Neurons in the same layer of neural networks condense into groups with similar outputs during nonlinear training, with the number of clusters increasing monotonically over time.

A machine-rendered reading of the paper's core claim, the machinery that carries it, and where it could break.

This overview describes how neurons during nonlinear training form clusters where outputs within each group become similar. The process typically produces more such clusters as training continues. Small initial weights and dropout both encourage the clustering to happen. The review connects these observations to training dynamics and the shape of the loss landscape. A reader would care because the clustering appears linked to how networks generalize and to stronger reasoning performance in transformers.

Core claim

During the nonlinear training of neural networks, neurons in the same layer tend to condense into groups with similar outputs. Empirical observations suggest that the number of condensed clusters of neurons in the same layer typically increases monotonically as training progresses. Neural networks with small weight initializations or Dropout optimization can facilitate this condensation process. The condensation phenomenon offers valuable insights into the generalization abilities of neural networks and correlates to stronger reasoning abilities in transformer-based language models.

What carries the argument

The condensation phenomenon: neurons grouping into clusters that share similar output values.

If this is right

  • Small weight initializations facilitate condensation.
  • Dropout optimization facilitates the condensation process.
  • Condensation provides insights into generalization abilities of neural networks.
  • Condensation correlates with stronger reasoning abilities in transformer-based language models.

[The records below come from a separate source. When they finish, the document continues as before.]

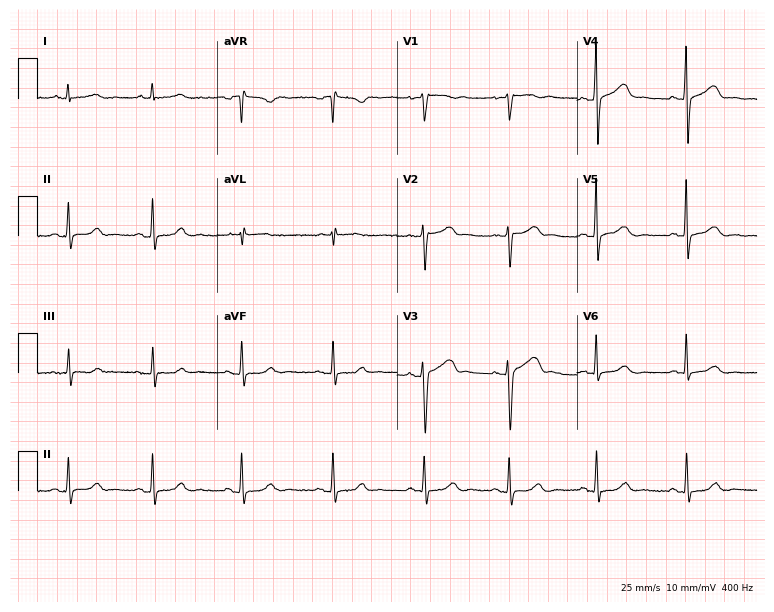
Electrocardiogram, a 47-year-old woman. Of the six screened findings (first-degree AV block, right bundle branch block, left bundle branch block, sinus bradycardia, atrial fibrillation, sinus tachycardia), none is recorded. Only these six findings were labelled.
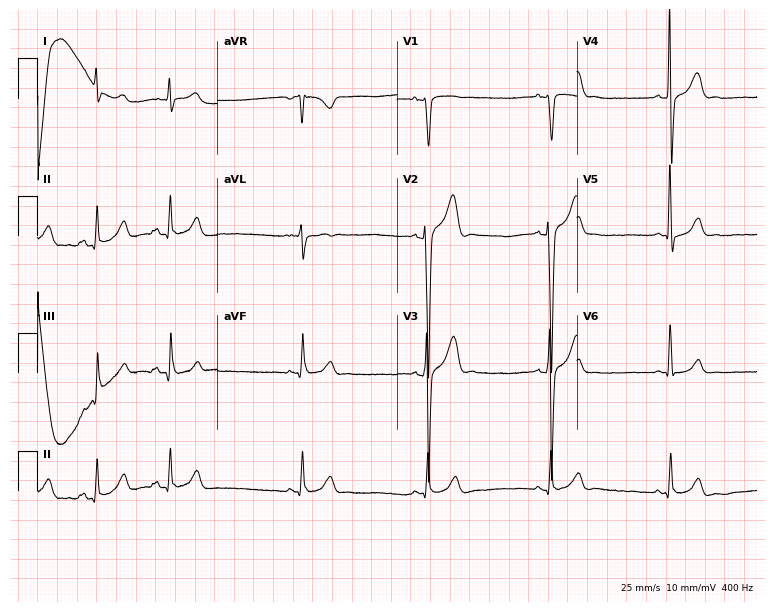
Resting 12-lead electrocardiogram (7.3-second recording at 400 Hz). Patient: a 26-year-old man. None of these six findings is recorded: first-degree AV block, right bundle branch block (RBBB), left bundle branch block (LBBB), sinus bradycardia, atrial fibrillation (AF), sinus tachycardia.
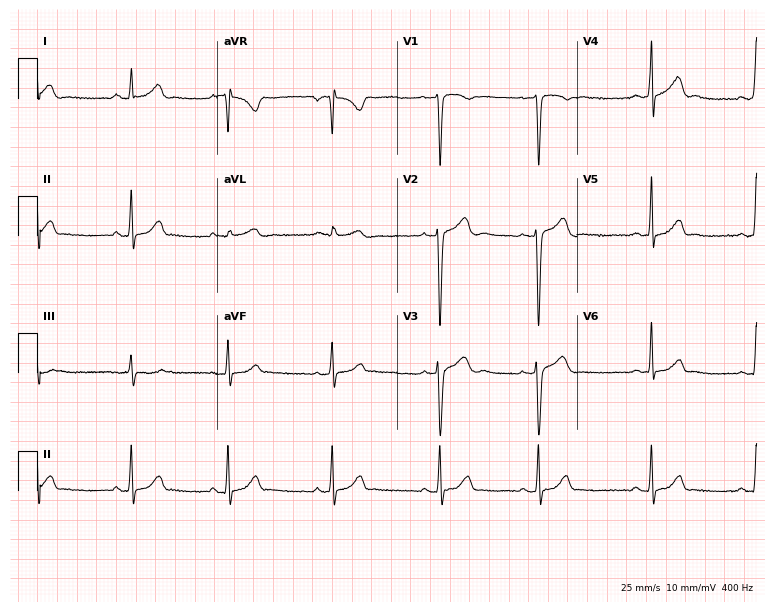
12-lead ECG from a 23-year-old male (7.3-second recording at 400 Hz). No first-degree AV block, right bundle branch block (RBBB), left bundle branch block (LBBB), sinus bradycardia, atrial fibrillation (AF) or sinus tachycardia recorded for this tracing. Findings outside these six are not listed.
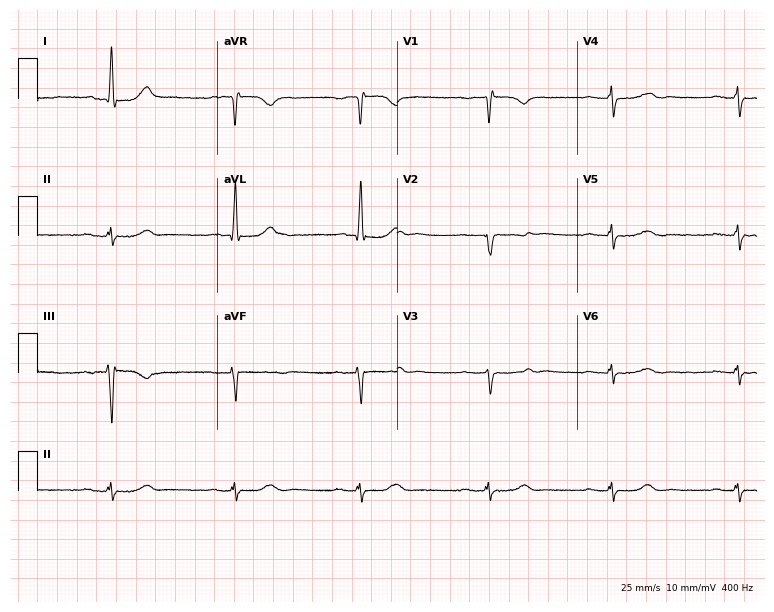
Standard 12-lead ECG recorded from a female patient, 78 years old. The tracing shows sinus bradycardia (a sinus rate of 50 beats per minute or less).

Where Pith is reading between the lines

These are editorial extensions of the paper, not claims the author makes directly.

  • If condensation supports generalization, then deliberately promoting it through initialization or regularization choices could produce more efficient networks.
  • The reported correlation with reasoning in transformers suggests checking whether cluster count predicts capability gains in other sequence models.
  • Stable condensed states may act as attractors in the loss landscape whose geometry could be studied directly to explain training trajectories.

Load-bearing premise

Condensation is a general and reproducible feature that appears across different neural network architectures, tasks, and training setups.

What would settle it

A training run on a standard benchmark in which neurons fail to form output-similar clusters or in which the number of clusters does not increase monotonically while the network still trains successfully.

Figures

Figures reproduced from arXiv: 2504.09484 by Yaoyu Zhang, Zhangchen Zhou, Zhi-Qin John Xu.

Figure 1
Figure 1. Figure 1: The feature maps {(θk, Ak)}k of a two-layer ReLU neural network. The red dots and the gray dots are the features of the active and the static neurons respectively and the blue solid lines are the trajectories of the active neurons during the training. The epochs are described in subcaptions [PITH_FULL_IMAGE:figures/full_fig_p004_1.png] view at source ↗
Figure 2
Figure 2. Figure 2: The feature map of two-layer Tanh neural networks. The red dots are the features of neurons [PITH_FULL_IMAGE:figures/full_fig_p005_2.png] view at source ↗
Figure 3
Figure 3. Figure 3: Small initialization (convolutional and fully connected layers initially follow [PITH_FULL_IMAGE:figures/full_fig_p005_3.png] view at source ↗
Figure 4
Figure 4. Figure 4: Condensation phenomenon in a ResNet-18 model pre-trained on ImageNet. (a) and (b) show [PITH_FULL_IMAGE:figures/full_fig_p006_4.png] view at source ↗
Figure 5
Figure 5. Figure 5: Phase diagram of two-layer ReLU NNs at infinite-width limit. The marked examples are [PITH_FULL_IMAGE:figures/full_fig_p008_5.png] view at source ↗
Figure 6
Figure 6. Figure 6: The heatmap of the cosine similarity of neurons of two-layer NNs at the initial training [PITH_FULL_IMAGE:figures/full_fig_p009_6.png] view at source ↗
Figure 7
Figure 7. Figure 7: The loss distribution during the training among two-layer ReLU NNs with different widths. [PITH_FULL_IMAGE:figures/full_fig_p010_7.png] view at source ↗
Figure 8
Figure 8. Figure 8: Tanh NNs outputs and features under different dropout rates. The width of the hidden [PITH_FULL_IMAGE:figures/full_fig_p011_8.png] view at source ↗
Figure 9
Figure 9. Figure 9: Comparison of loss and output between the model trained by gradient descent with small [PITH_FULL_IMAGE:figures/full_fig_p011_9.png] view at source ↗
Figure 10
Figure 10. Figure 10: Cosine similarity matrices of neuron input weights ( [PITH_FULL_IMAGE:figures/full_fig_p013_10.png] view at source ↗
read the original abstract

In this paper, we provide an overview of a common phenomenon, condensation, observed during the nonlinear training of neural networks: During the nonlinear training of neural networks, neurons in the same layer tend to condense into groups with similar outputs. Empirical observations suggest that the number of condensed clusters of neurons in the same layer typically increases monotonically as training progresses. Neural networks with small weight initializations or Dropout optimization can facilitate this condensation process. We also examine the underlying mechanisms of condensation from the perspectives of training dynamics and the structure of the loss landscape. The condensation phenomenon offers valuable insights into the generalization abilities of neural networks and correlates to stronger reasoning abilities in transformer-based language models.

Editorial analysis

A structured set of objections, weighed in public.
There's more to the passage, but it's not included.